De niña escuchaba a las malditas monjas decirnos que el hombre está hecho a imagen y semejanza de dios. Yo a esa tierna edad me imaginaba que eso acercaba al hombre a la piedad y perfección infinitas. Qué equivocada estaba ¡pobre de mí!

Porque también nos enseñaban que nadie es perfecto, que somos humanos y cometemos errores, errores que son los mismos que nos separan de la divinidad, errores que se tienen que pagar con arrepentimiento y expiación. De lo contrario somos malos.

Y al que es malo nadie le quiere. Ahí es donde uno empieza a sospechar que esa monserga de “a imagen y semejanza” es pura pendejada para hacernos creer todo lo demás.

El que es malvado no merece perdón de dios.

Dios que esta lleno de misericordia y perdona todos los pecados.

Todas esas contradicciones me hacían imposible acomodar las ideas que los demás intentaban inculcarme a fuerza de rezar toda la mañana en el colegio. A fuerza de golpes con el bastón de bejuco que la desdichada monja guardaba celosamente tras su casillero. 

¿Cómo creer que dios existe cuando parecía un ente tan incongruente y mimado?

Para mí todo eso no era más que un capricho de la sociedad para mantenernos con la cabeza gacha, reprimidos, infelices y sin saber por qué. Una excusa para contenernos. Para manipular nuestras voluntades e incluso nuestra sexualidad.

Y sin embargo entiendo la necesidad de no sentirse solo en el vasto universo, de imaginar que existe perdón después de la muerte y que somos protegidos por un manto blanco enorme. 

Que existe alguien que siempre se encuentra pendiente de nosotros y de darnos consuelo en los momentos de dificultad.

Siempre he dado por hecho que al creer en ese dios, su dios, mi vida habría sido más sencilla, se me hubiese colocado en el montón para ser una más, una acogida por los creyentes y su iglesia.

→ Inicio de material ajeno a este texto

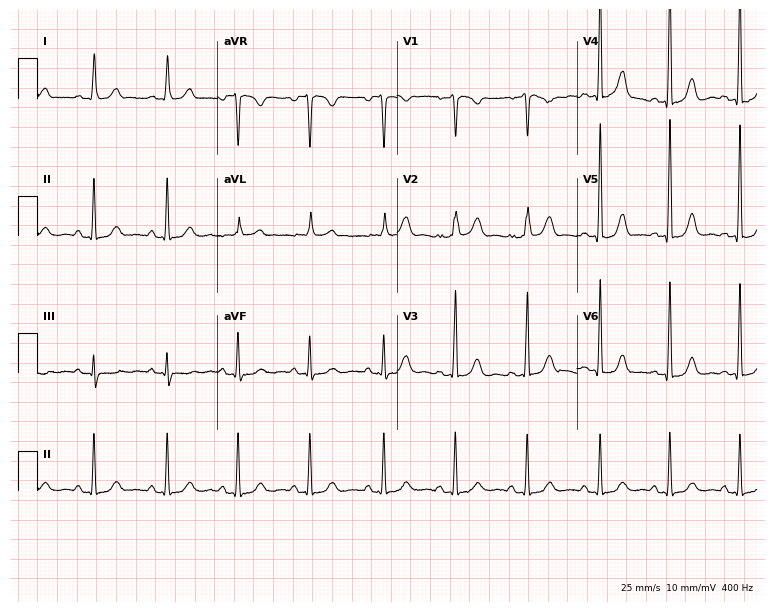
Standard 12-lead ECG recorded from a woman, 37 years old. None of these six findings is recorded: first-degree AV block, right bundle branch block (RBBB), left bundle branch block (LBBB), sinus bradycardia, atrial fibrillation (AF), sinus tachycardia.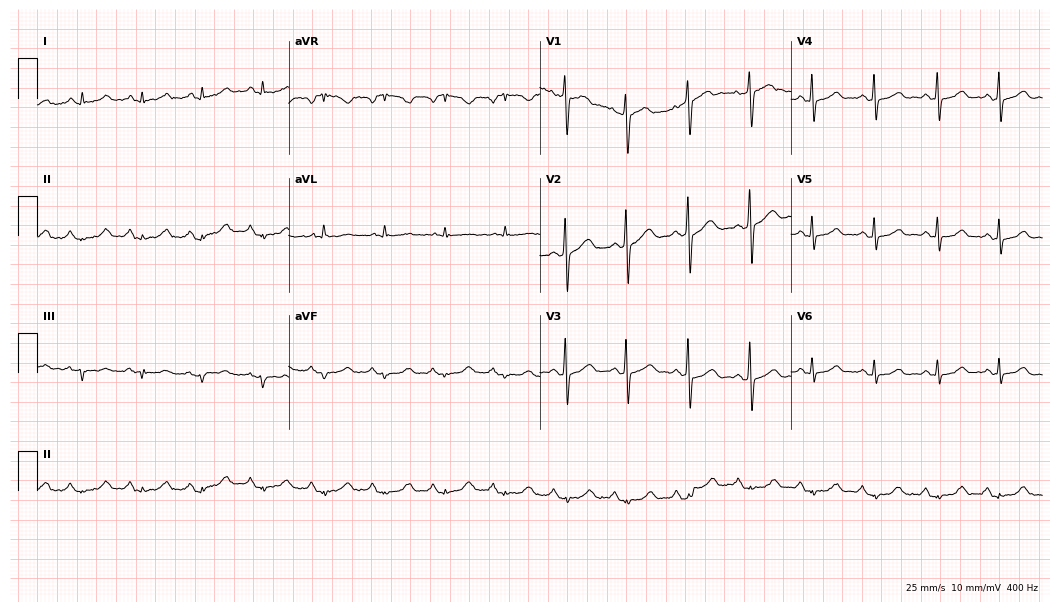
ECG — a 60-year-old female. Labelled as a normal ECG.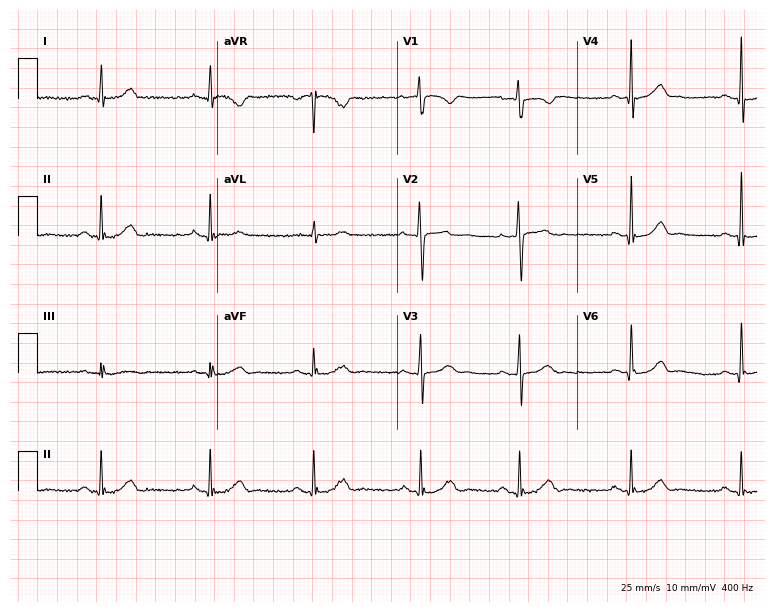
ECG — a 52-year-old man. Labelled as a normal ECG.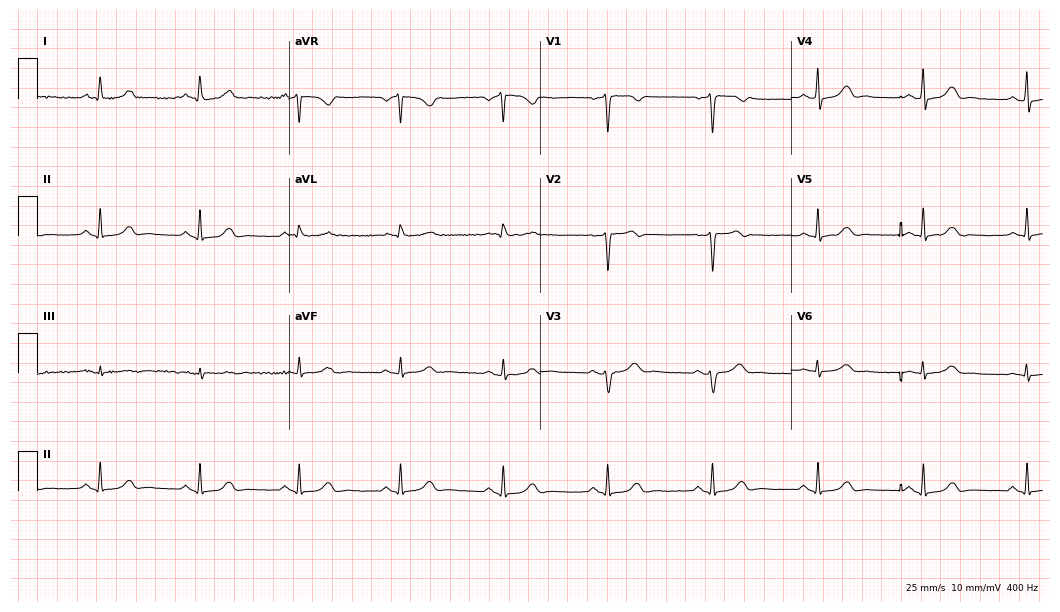
Standard 12-lead ECG recorded from a female, 50 years old. Read as a normal ECG.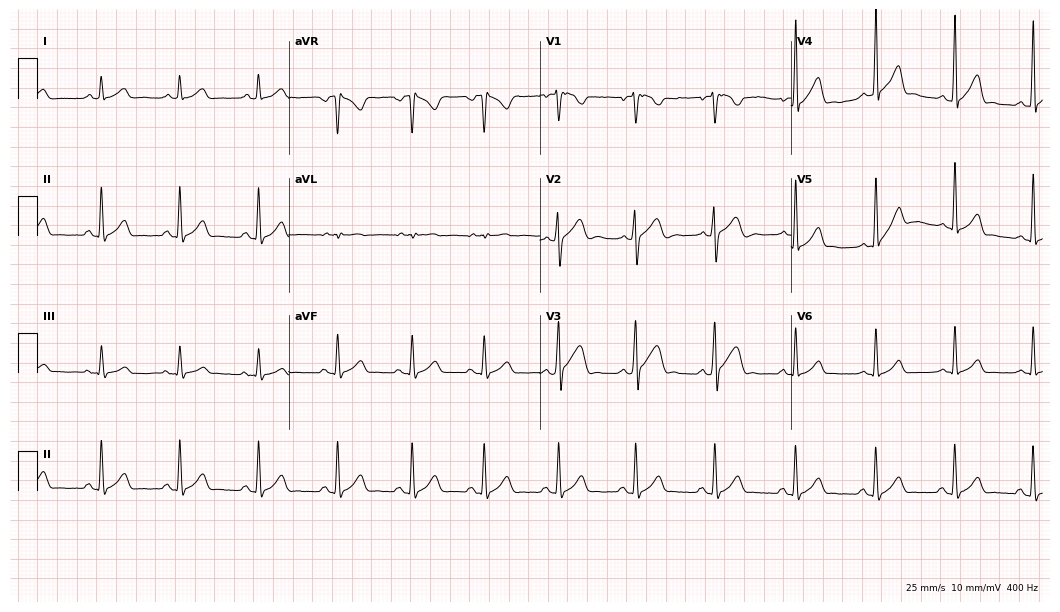
Electrocardiogram (10.2-second recording at 400 Hz), a 21-year-old man. Overall reading on record: normal ECG.

Pasaría inadvertida y todo estaría en calma.

Pero sería una calma tan falsa como que todos los curas respetan su voto de celibato, y que el cuerpo de Cristo descansa sobre una ostia que se te pega a la lengua. O el ejercicio de los mandamientos que absolutamente ningún ser humano lleva fielmente a cabo.

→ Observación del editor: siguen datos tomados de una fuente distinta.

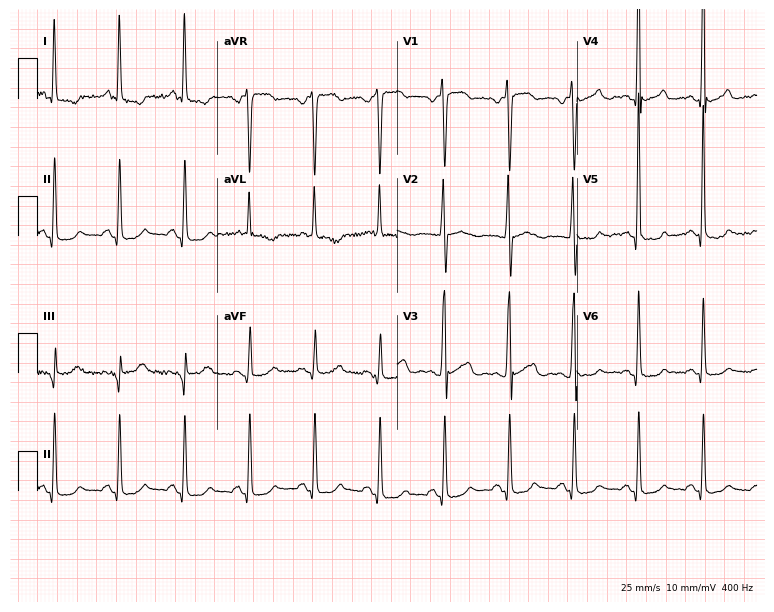
Standard 12-lead ECG recorded from a male patient, 35 years old (7.3-second recording at 400 Hz). None of these six findings is recorded: first-degree AV block, right bundle branch block, left bundle branch block, sinus bradycardia, atrial fibrillation, sinus tachycardia. Other findings, if any, are not listed.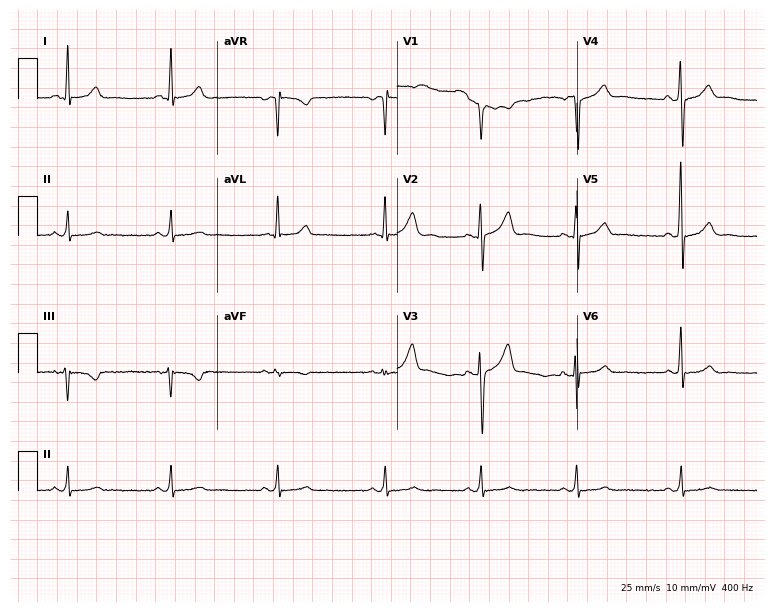
12-lead ECG from a 44-year-old man. Recorded interpretation: within normal limits.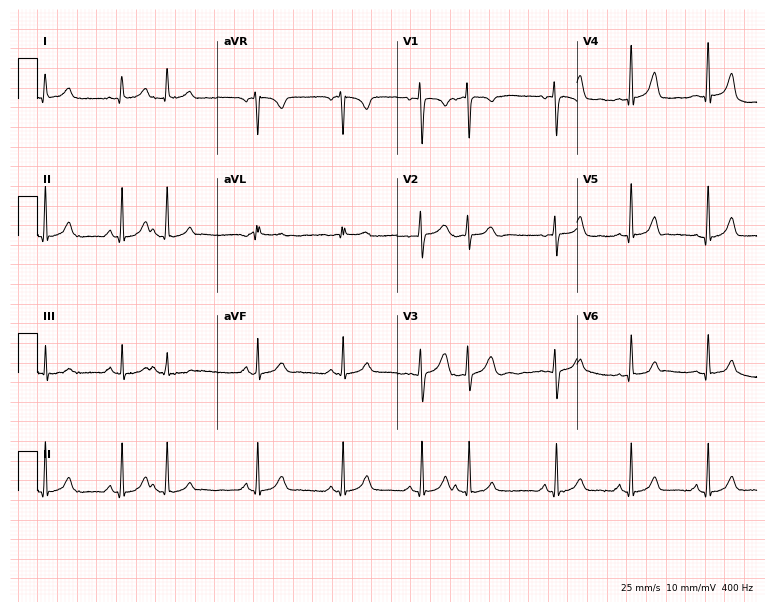
12-lead ECG from a woman, 26 years old. Screened for six findings — first-degree AV block, right bundle branch block, left bundle branch block, sinus bradycardia, atrial fibrillation, sinus tachycardia — none is recorded. Only these six findings were labelled.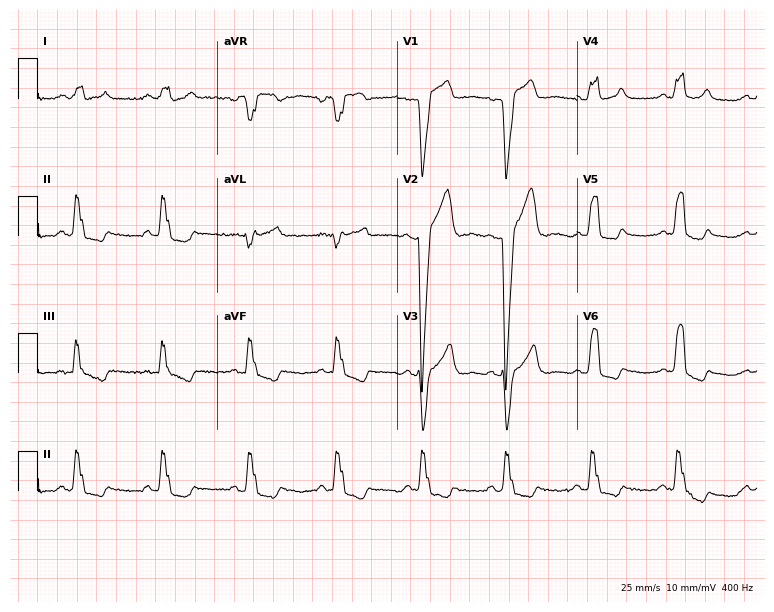
Electrocardiogram (7.3-second recording at 400 Hz), a 37-year-old man. Interpretation includes left bundle branch block.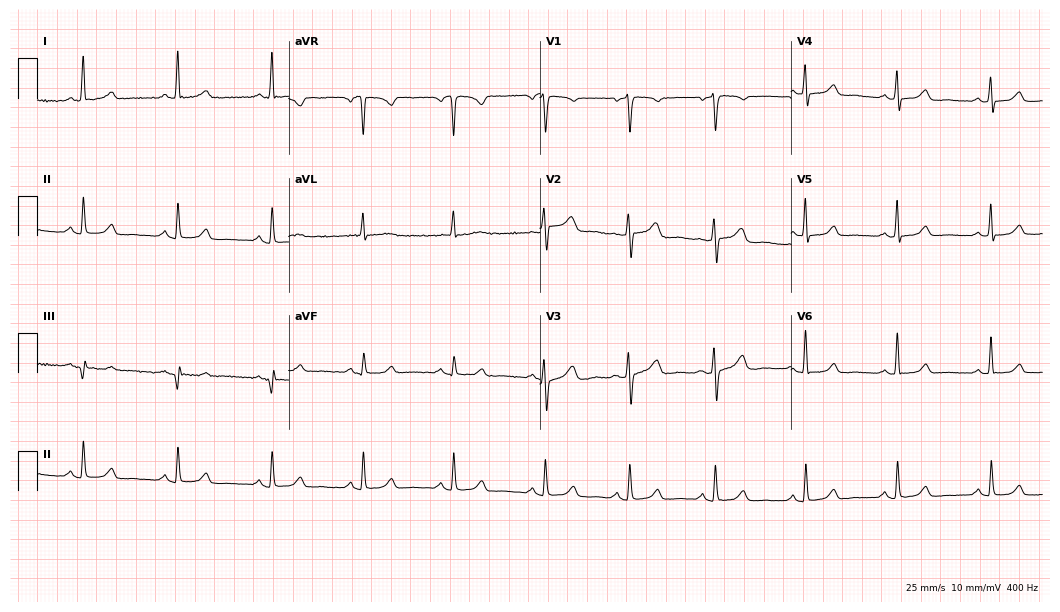
12-lead ECG from a 53-year-old female patient. No first-degree AV block, right bundle branch block (RBBB), left bundle branch block (LBBB), sinus bradycardia, atrial fibrillation (AF) or sinus tachycardia recorded for this tracing.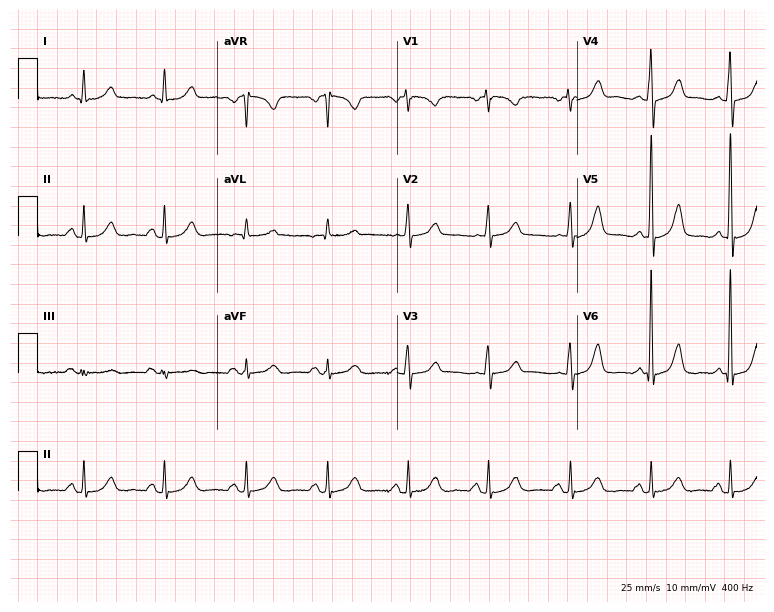
Resting 12-lead electrocardiogram (7.3-second recording at 400 Hz). Patient: a 67-year-old female. Read as a normal ECG.

Por qué todos mentimos y pecamos.

Y somos sucios irrespetuosos y lujuriosos.

Todos indignos de llegar al cielo.

¡Ah, que no! Que está el asunto ese del arrepentimiento y la salvación del pellejo, un pellejo que del otro lado no sirve para maldita cosa pero que tenemos por muy preciado mientras nos cubra el cuerpo. No se si solo yo lo veo así, pero las personas cuanto más mayores son suelen someterse a más horas de misa, plegarias y contriciones, aunque en su juventud no hayan sido nada devotos; seguramente porque sienten que ya se los va a llevar “patas de hule” y no quieren irse al infierno.

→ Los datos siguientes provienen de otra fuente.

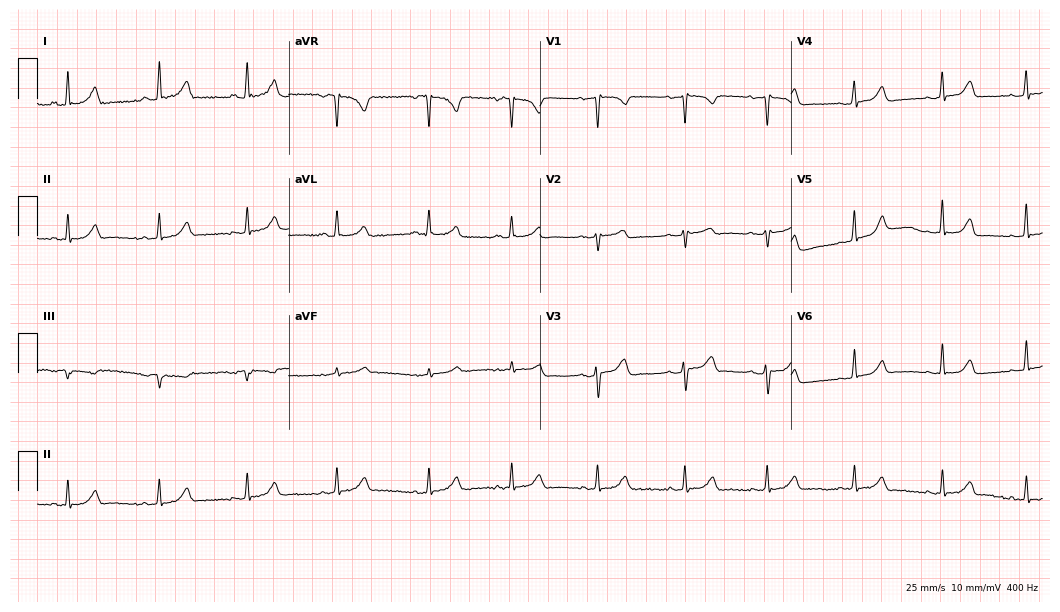
12-lead ECG from a female, 40 years old. Labelled as a normal ECG.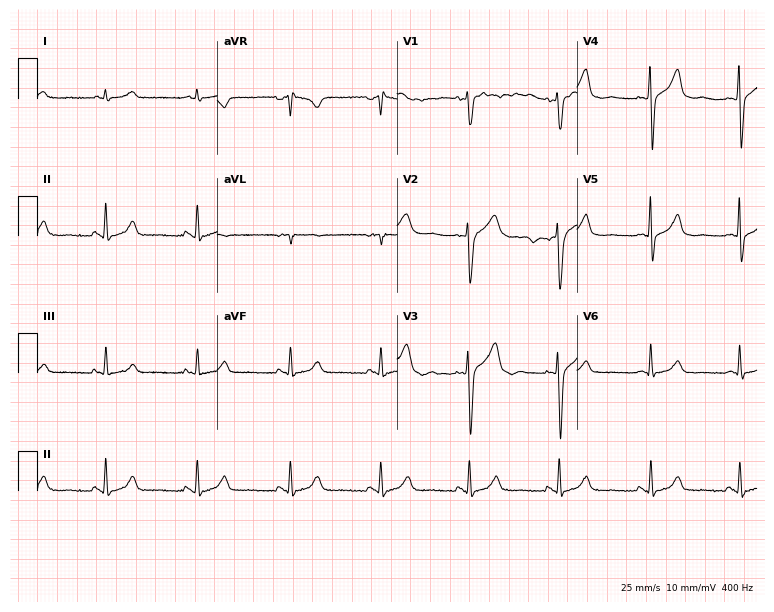
Electrocardiogram (7.3-second recording at 400 Hz), a man, 54 years old. Of the six screened findings (first-degree AV block, right bundle branch block, left bundle branch block, sinus bradycardia, atrial fibrillation, sinus tachycardia), none is recorded. Findings outside these six are not listed.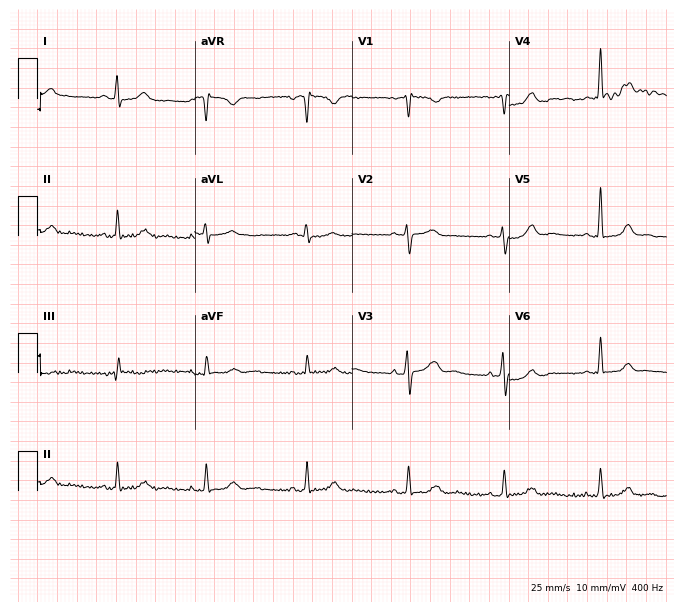
12-lead ECG (6.4-second recording at 400 Hz) from a female patient, 38 years old. Labelled as a normal ECG.

De lo que exista o no en el más allá (si acaso lo hubiera), nadie puede decir a ciencia cierta nada. Me imagino que muchos no tendremos tiempo de apegarnos al arrepentimiento antes de la muerte, porque estemos seniles, delirantes de enfermedad o porque nos importa un cacahuate.

El cielo entonces, que es para los puros y piadosos (que son bien pocos, seamos honestos), ha de ser un lugar muy poco concurrido y aburrido.

Imagen: Garden of Eden (Bassano Jacopo)

8 comentarios:

  1. Sólo de pensar en "patas de hule" ya me dio cosa.

    Mi materialismo dialéctico, no exento de cierta dosis de agnosticismo renuente, y microreligiones que me invento cada jornada, no me impiden jugar con la idea de cabalgar en el infierno y beber con Céline y don Sata. El cielo es aburrido hasta en el arte. A mí me gusta la joda.

    Y a los religiosos, pues hay que hacerles el quite a como de lugar, porque son reodiosos.

    Un abrazo fuerte Lilymeth. Me alegro mucho de que hayas vuelto a publicar. Se te extrañaba.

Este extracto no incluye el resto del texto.